Среди семестра, во время промежуточных экзаменов, он неделю пробыл в университете. Вернулся и убедил Варнера устроить площадку для баскетбола. Изрядную часть работы проделал сам, со старшими ребятами, и научил их этой игре. В конце следующего года их команда побеждала всех, кого бы ни выискивали они, с кем бы ни встречались на площадке, а еще через год — сам в числе игроков — он вывез команду в Сент-Луис, и там они, как были, босиком и в комбинезонах, вчистую выиграли первенство долины Миссисипи.

Привез своих ребят домой и счеты с поселком на том покончил. Без пяти минут магистр гуманитарных наук и бакалавр права, за три года прослушавший весь курс. Предстояло в последний раз отсюда уехать — с книгами, с прекрасной лампой, с бритвой и с дешевой репродукцией картины Альма-Тадемы[75], подаренной ему на второе Рождество тем же профессором классической словесности, — вернуться в университет к чересполосице занятий по теоретическим дисциплинам и практике права — одно за другим, с раннего утра и до вечера. Читать теперь приходилось в очках; выходя из одной аудитории и направляясь к следующей, он подслеповато щурился на свету — в тех же непарных сюртуке и брюках, единственной его приличной одежде, пробирался сквозь толпу, одетую так, как он, пожалуй, нигде и не видывал, пока не попал сюда: смеющиеся юноши и девушки, они даже не сквозь него смотрели, а просто не видели, обращая на него внимания не больше, чем на столбы с электрическими фонарями, которых, впрочем, до того как приехать сюда два года назад, он и впрямь прежде не видывал. Движется, бывало, сквозь толпу студентов и все с тем же выражением лица, что и во время матча, когда внизу, изгвазданные шипами, выпархивают из-под ног белые полосы, поглядывает на девушек, пришедших сюда явно с целью подыскать себе мужей, и на молодых людей, чьи цели ему были и вовсе неведомы.
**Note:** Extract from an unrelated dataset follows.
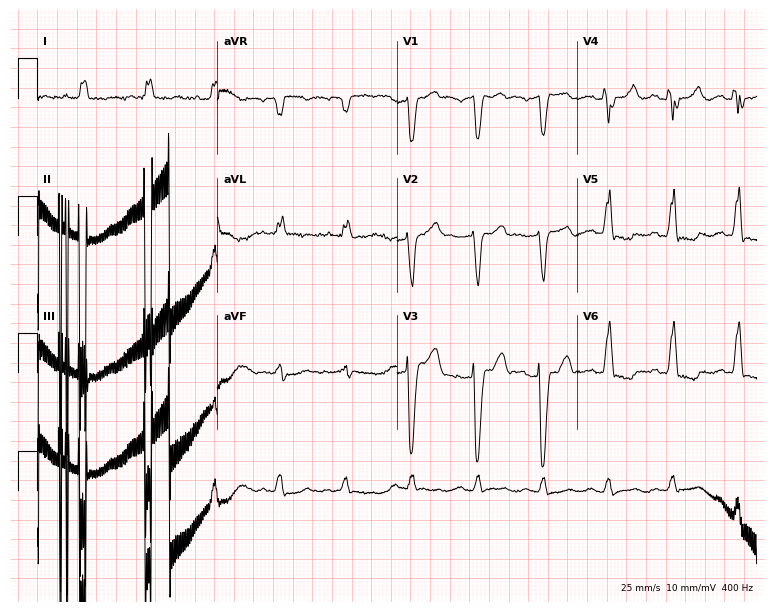
Standard 12-lead ECG recorded from an 81-year-old man. The tracing shows left bundle branch block, atrial fibrillation.

А потом настал день, когда вместе с другими он стоял во взятой напрокат мантии и шапочке, и ему выдали туго скрученный пергаментный свиток, размерами не больше свернутого календаря, и подобно календарю содержавший все эти три года: изгвазданные, продранные шипами белые полосы, ночи на неутомимом коне, другие ночи, которые он просидел — в пальто, обогреваясь только своей лампой, — над книгами, расправляя и переворачивая страницы мертвых спряжений. Двумя днями позже, в присутствии однокурсников, взошел на кафедру настоящего суда в Оксфорде, и его приняли в адвокаты. И все. Достиг слияния мечты с реальностью — вечером на банкете в обеденном зале гостиницы, где за шумным столом председательствовал городской судья в окружении преподавателей права и всяких других вершителей студенческих судеб. Это было преддверие того мира, в который он с такими трудами пробивался вот уже три года, — четыре, если считать тот первый, когда цель была еще не видна. Оставалось только сидеть все с тем же застывшим на лице язвительным недоверием и ждать, когда замрет отзвук последней словесной виньетки, заглушённый последними рукоплесканиями, а потом встать и выйти из зала и двигаться дальше — вперед, в том направлении, которое избрал, давно, по меньшей мере года три назад, только вперед, без колебаний, без оглядки. Но он не смог. Даже при том, что первый сорокамильный рывок к свободе (ведь понимал, ведь сам так говорил!), к достоинству и самоуважению был уже сделан, он все-таки не смог. Вернуться, должен вернуться, назад, в замкнутый круг, повинуясь притяжению одиннадцатилетней девчонки, которая даже на переменке, посиживая, как кошка, с прижмуренными от солнца глазами на школьном крыльце и доедая холодную сладкую картофелину, создавала вокруг себя ощущение раскованной телесной нестесненности, точь-в-точь как богини его Гомера и Фукидида: одновременно распутные и непорочные, девственницы и вместе с тем матери воинов, зрелых мужчин.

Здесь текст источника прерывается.